3. Большие данные: парадигма 4.0 или только 3.1?
Начиная с численных наблюдений движения планет, выполненных в XVI в. датским астрономом Тихо Браге, измерения играют центральную роль в развитии нашего понимания всей окружающей нас Вселенной. Данные образуют основу для построения, проверки и уточнения наших теорий и моделей, идет ли речь о попытках объяснить происхождение Вселенной, природу эволюционных процессов или рост экономики.
Данные – это то, чем живут наука, техника и технологии, а в последние годы они стали играть все более важную роль в экономике и финансах, в политике и в коммерции. Почти что никакие из тех задач, о которых я говорил в этой книге, не могли бы быть проанализированы без использования огромных объемов данных. Более того, не имея доступа к таким данным, на которые я опирался в предыдущих главах, мы не могли бы серьезно думать о развитии чего-либо даже близкого к теории сложных адаптивных систем или научной теории городов, компаний или устойчивости. Хорошим примером являются данные миллиардов вызовов сотовой связи, которые мы использовали в своей работе для проверки предсказаний относительно роли социальных сетей и перемещений людей в городах.

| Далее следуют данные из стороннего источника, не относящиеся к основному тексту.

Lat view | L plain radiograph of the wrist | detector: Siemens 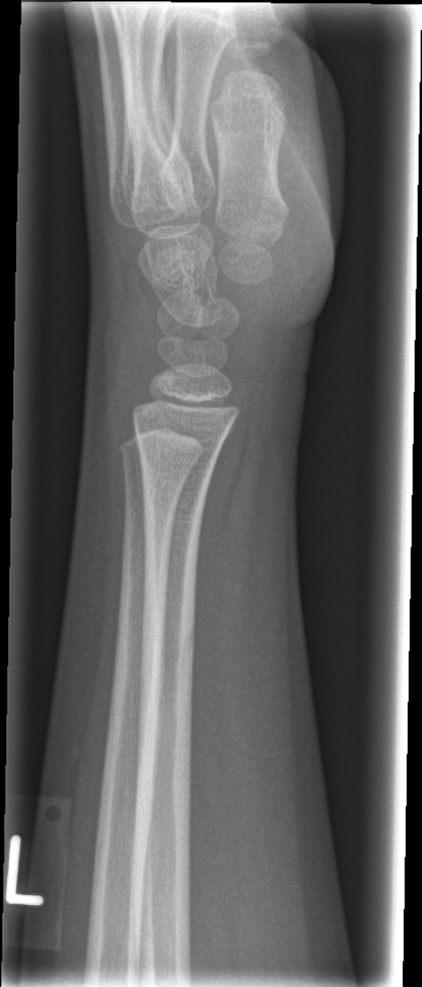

Важнейшую роль в этих недавних событиях сыграла революция в информационных технологиях, и речь здесь идет не только о сборе и накоплении данных, но и об анализе и преобразовании огромных объемов вновь возникающей информации в пригодную для обработки форму, которая позволяет делать наблюдения, замечать закономерности или формулировать и проверять предсказания. Скорость и вместимость даже того тринадцатидюймового компьютера MacBook Air, на котором я печатаю эту рукопись, поразительны, а возможности, которые он предоставляет для анализа и извлечения данных, сохранения информации и выполнения сложных вычислений, поистине необычайны. Мой маленький iPad обладает большей мощностью, чем машина Cray-2, бывшая всего двадцать пять лет назад самым мощным в мире суперкомпьютером и стоившая около 15 миллионов долларов. Объемы данных, которые собирают сейчас многочисленные устройства, отслеживающие почти все, что нас окружает, от наших тел, социальных взаимодействий, перемещений и предпочтений до погодных условий и дорожной обстановки, поражают воображение.